ラッシュに沸く東京の建築シーン。デザインとコンセプトで群を抜く、世界に誇りたい注目株を、Penが厳選した。今回紹介するのは、「とらや赤坂店」だ。
1964年、新築竣工した本社ビル地下1階〜1階にとらや赤坂店が開店。建て替えのため2015年から休業していたが、昨年10月にリニューアルオープンした。設計はとらや京都店や東京ミッドタウン店などを手がけた建築家、内藤廣。初期プランでは10階建てビルを予定し実施設計まで進んでいたが、時代性を重視したいという黒川光博社長の一声で、親しみやすい木を基調とした低層建築に方針転換した。
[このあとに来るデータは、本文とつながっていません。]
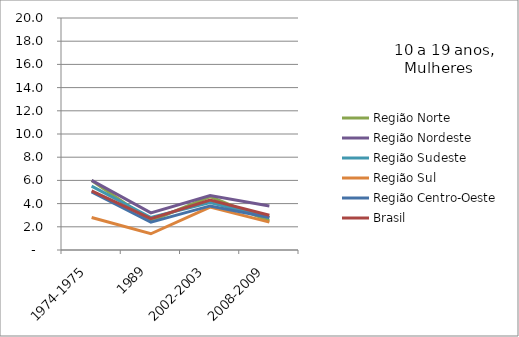
| Category | Região Norte | Região Nordeste | Região Sudeste | Região Sul | Região Centro-Oeste | Brasil |
|---|---|---|---|---|---|---|
| 1974-1975 | 6 | 6 | 5.5 | 2.8 | 5 | 5.1 |
| 1989 | 2.5 | 3.2 | 2.8 | 1.4 | 2.4 | 2.7 |
| 2002-2003 | 4.6 | 4.7 | 4.1 | 3.7 | 3.8 | 4.3 |
| 2008-2009 | 2.5 | 3.8 | 2.8 | 2.4 | 2.8 | 3 |
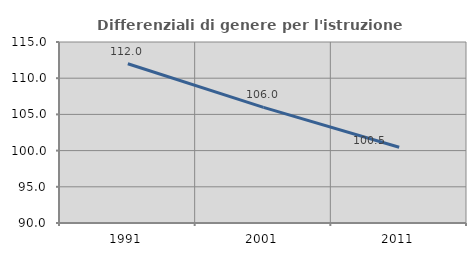
| Category | Differenziali di genere per l'istruzione superiore |
|---|---|
| 1991.0 | 111.997 |
| 2001.0 | 105.979 |
| 2011.0 | 100.461 |
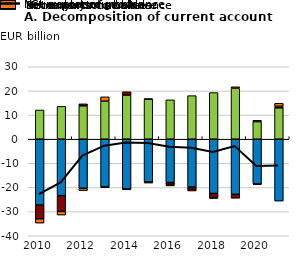
| Category | Net exports of goods | Net exports of services | Primary income balance | Secondary income balance |
|---|---|---|---|---|
| 2010-01-01 | -27.271 | 12.096 | -5.712 | -1.764 |
| 2011-01-01 | -23.391 | 13.594 | -6.525 | -1.508 |
| 2012-01-01 | -20.351 | 13.822 | 0.82 | -0.953 |
| 2013-01-01 | -19.672 | 15.745 | -0.458 | 1.797 |
| 2014-01-01 | -20.631 | 18.244 | 1.401 | -0.334 |
| 2015-01-01 | -17.665 | 16.582 | 0.154 | -0.508 |
| 2016-01-01 | -17.96 | 16.298 | -0.799 | -0.589 |
| 2017-01-01 | -19.834 | 18.042 | -1.056 | -0.558 |
| 2018-01-01 | -22.488 | 19.305 | -1.726 | -0.322 |
| 2019-01-01 | -22.834 | 21.115 | -1.592 | 0.584 |
| 2020-01-01 | -18.529 | 7.278 | -0.277 | 0.562 |
| 2021-01-01 | -25.624 | 12.99 | 0.644 | 1.235 |
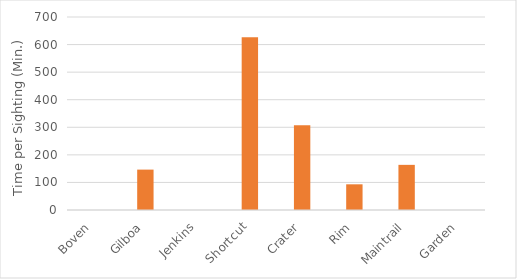
| Category | Time/Sightings |
|---|---|
| Boven | 0 |
| Gilboa | 146.5 |
| Jenkins | 0 |
| Shortcut | 627 |
| Crater | 307 |
| Rim | 93.154 |
| Maintrail | 163.727 |
| Garden | 0 |
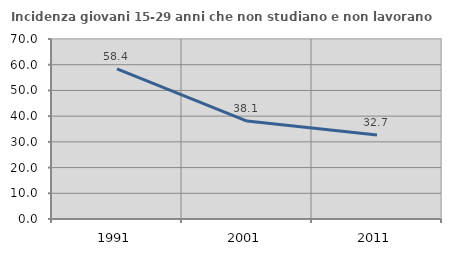
| Category | Incidenza giovani 15-29 anni che non studiano e non lavorano  |
|---|---|
| 1991.0 | 58.418 |
| 2001.0 | 38.079 |
| 2011.0 | 32.683 |
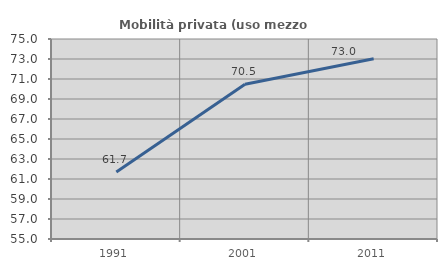
| Category | Mobilità privata (uso mezzo privato) |
|---|---|
| 1991.0 | 61.703 |
| 2001.0 | 70.478 |
| 2011.0 | 73.03 |
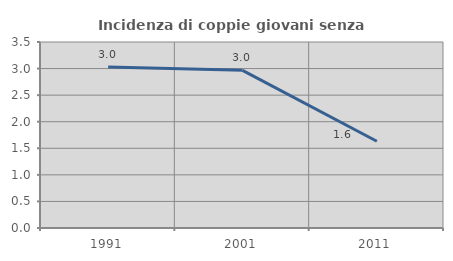
| Category | Incidenza di coppie giovani senza figli |
|---|---|
| 1991.0 | 3.029 |
| 2001.0 | 2.966 |
| 2011.0 | 1.631 |
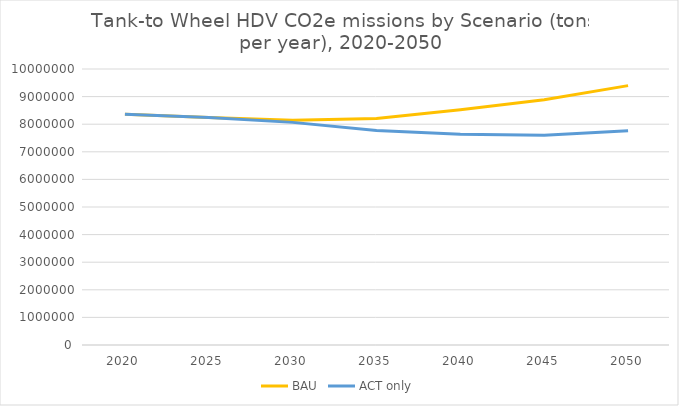
| Category | BAU | ACT only |
|---|---|---|
| 2020.0 | 8356302.968 | 8356302.968 |
| 2025.0 | 8243444.471 | 8243444.471 |
| 2030.0 | 8146842.29 | 8066099.426 |
| 2035.0 | 8206238.75 | 7769777.393 |
| 2040.0 | 8519392.352 | 7640165.754 |
| 2045.0 | 8885517.91 | 7599521.207 |
| 2050.0 | 9397936.085 | 7762703.231 |
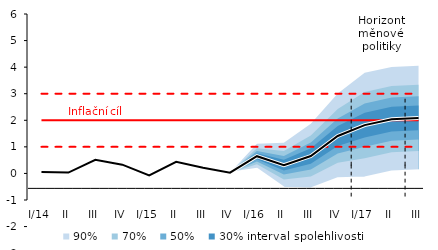
| Category | Inflation Target | Inflation Target - lower bound | Inflation Target - upper bound | linka | Střed předpovědi |
|---|---|---|---|---|---|
| I/14 | 2 | 1 | 3 | 0.053 | 0.053 |
| II | 2 | 1 | 3 | 0.032 | 0.032 |
| III | 2 | 1 | 3 | 0.511 | 0.511 |
| IV | 2 | 1 | 3 | 0.329 | 0.329 |
| I/15 | 2 | 1 | 3 | -0.076 | -0.076 |
| II | 2 | 1 | 3 | 0.439 | 0.439 |
| III | 2 | 1 | 3 | 0.212 | 0.212 |
| IV | 2 | 1 | 3 | 0.028 | 0.028 |
| I/16 | 2 | 1 | 3 | 0.648 | 0.648 |
| II | 2 | 1 | 3 | 0.309 | 0.309 |
| III | 2 | 1 | 3 | 0.655 | 0.655 |
| IV | 2 | 1 | 3 | 1.41 | 1.41 |
| I/17 | 2 | 1 | 3 | 1.818 | 1.818 |
| II | 2 | 1 | 3 | 2.042 | 2.042 |
| III | 2 | 1 | 3 | 2.089 | 2.089 |
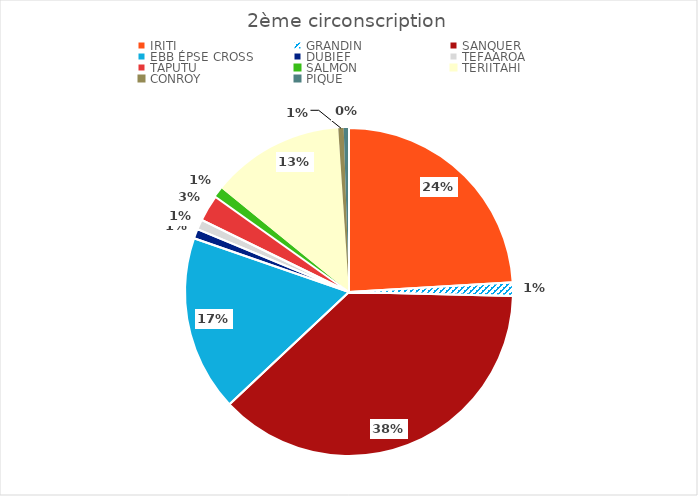
| Category | Series 0 |
|---|---|
| IRITI | 6453 |
| GRANDIN | 356 |
| SANQUER | 10085 |
| EBB ÉPSE CROSS | 4644 |
| DUBIEF | 254 |
| TEFAAROA | 264 |
| TAPUTU | 701 |
| SALMON | 274 |
| TERIITAHI | 3508 |
| CONROY | 142 |
| PIQUE | 138 |
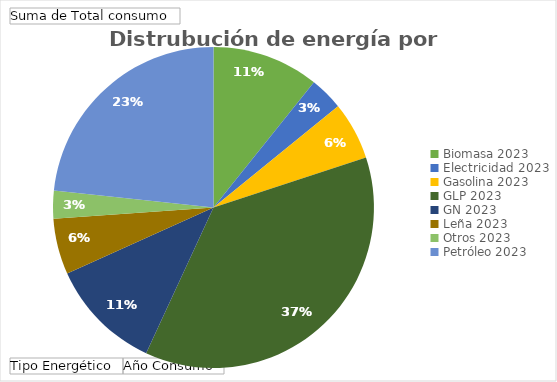
| Category | Total |
|---|---|
| 0 | 3270000 |
| 1 | 1026000 |
| 2 | 1767000 |
| 3 | 11227860 |
| 4 | 3453480 |
| 5 | 1708558.2 |
| 6 | 852000 |
| 7 | 7086240 |
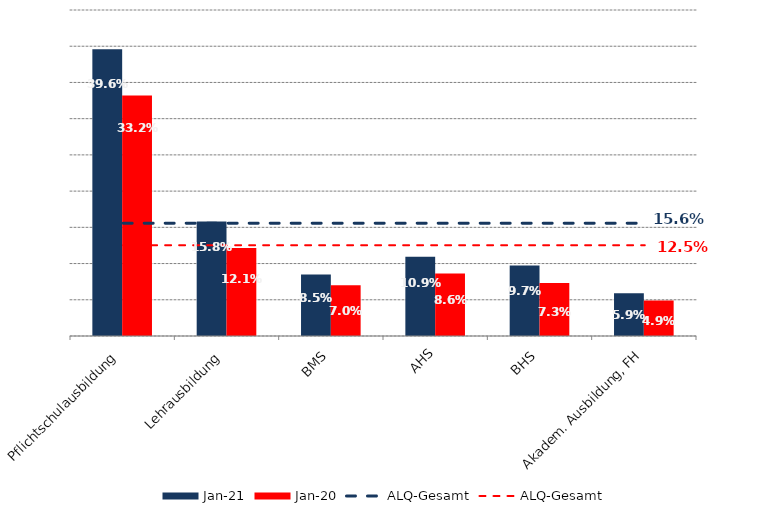
| Category | Jan 21 | Jan 20 |
|---|---|---|
| Pflichtschulausbildung | 0.396 | 0.332 |
| Lehrausbildung | 0.158 | 0.121 |
| BMS | 0.085 | 0.07 |
| AHS | 0.109 | 0.086 |
| BHS | 0.097 | 0.073 |
| Akadem. Ausbildung, FH | 0.059 | 0.049 |
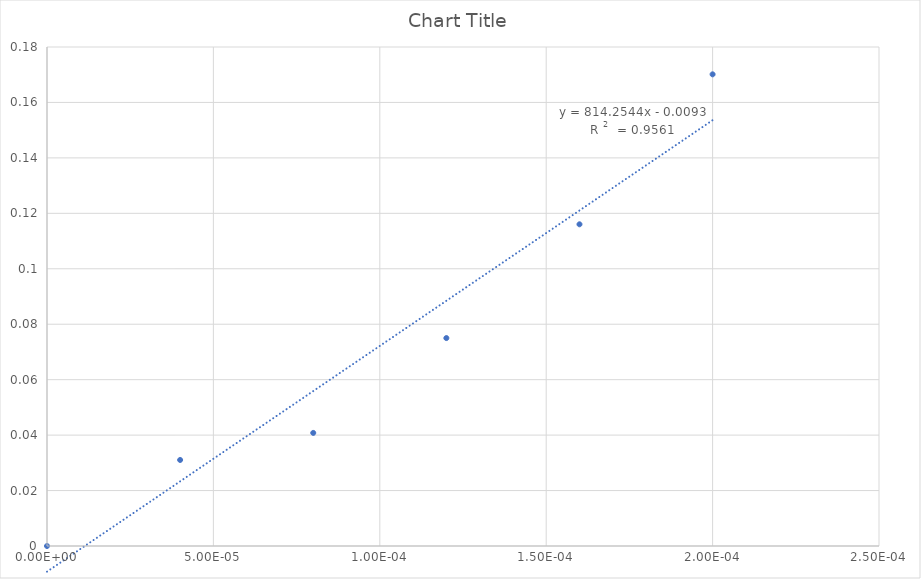
| Category | Series 0 |
|---|---|
| 0.0002 | 0.17 |
| 0.00016 | 0.116 |
| 0.00012 | 0.075 |
| 8e-05 | 0.041 |
| 4e-05 | 0.031 |
| 0.0 | 0 |
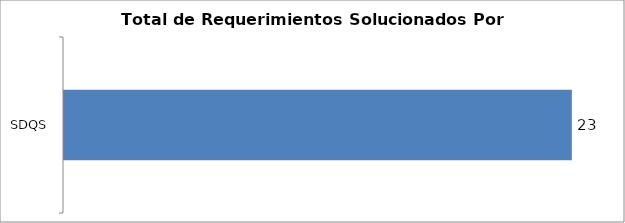
| Category | Total |
|---|---|
| SDQS | 23 |
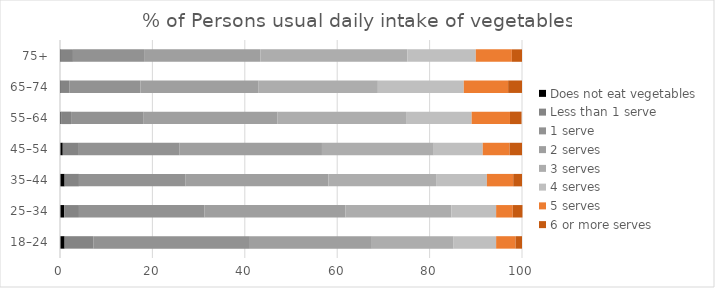
| Category | Does not eat vegetables | Less than 1 serve | 1 serve | 2 serves | 3 serves | 4 serves | 5 serves | 6 or more serves |
|---|---|---|---|---|---|---|---|---|
| 18–24 | 1 | 6.2 | 33.9 | 26.4 | 17.7 | 9.2 | 4.2 | 1.4 |
| 25–34 | 0.9 | 3.2 | 27.2 | 30.5 | 22.9 | 9.7 | 3.6 | 2.1 |
| 35–44 | 1 | 3.1 | 23.1 | 30.9 | 23.3 | 11 | 5.7 | 1.9 |
| 45–54 | 0.6 | 3.3 | 22 | 30.8 | 24.2 | 10.6 | 5.8 | 2.7 |
| 55–64 | 0.3 | 2.1 | 15.6 | 29.1 | 27.8 | 14.2 | 8.3 | 2.5 |
| 65–74 | 0.2 | 1.8 | 15.4 | 25.6 | 25.8 | 18.6 | 9.6 | 3 |
| 75+ | 0.2 | 2.6 | 15.4 | 25.2 | 31.8 | 14.8 | 7.8 | 2.2 |
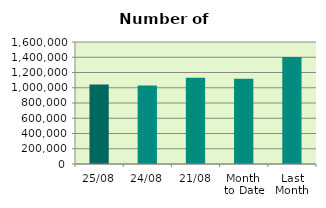
| Category | Series 0 |
|---|---|
| 25/08 | 1041852 |
| 24/08 | 1028498 |
| 21/08 | 1131450 |
| Month 
to Date | 1118534.471 |
| Last
Month | 1404253.739 |
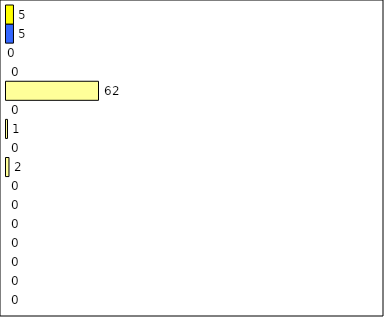
| Category | -2 | -1 | 0 | 1 | 2 | 3 | 4 | 5 | 6 | 7 | 8 | 9 | 10 | 11 | 12 | Perfect Round |
|---|---|---|---|---|---|---|---|---|---|---|---|---|---|---|---|---|
| 0 | 0 | 0 | 0 | 0 | 0 | 0 | 0 | 2 | 0 | 1 | 0 | 62 | 0 | 0 | 5 | 5 |
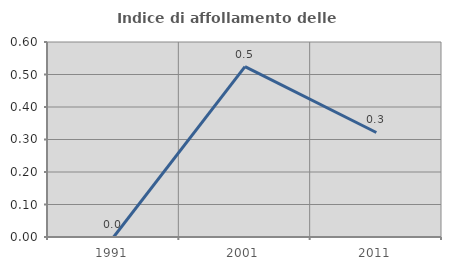
| Category | Indice di affollamento delle abitazioni  |
|---|---|
| 1991.0 | 0 |
| 2001.0 | 0.524 |
| 2011.0 | 0.322 |

旧店舗は厳かな雰囲気で内部が見えづらかったが、新店では全面ガラス張りにして印象を一新。店内は奈良県吉野のヒノキを使用し、温かく落ち着いた空間に。フロア構成は地下1階がギャラリー、1階がエントランス、2階が売場、3階が菓寮(喫茶)という4層。1階エントランスから菓寮まで伸びる階段は、全面ガラス張りのファサードに沿い、窓の外を見ながらの上り下りも楽しい。また部分的に旧店舗で使用していたものを再利用し、歴史を引き継いでいる。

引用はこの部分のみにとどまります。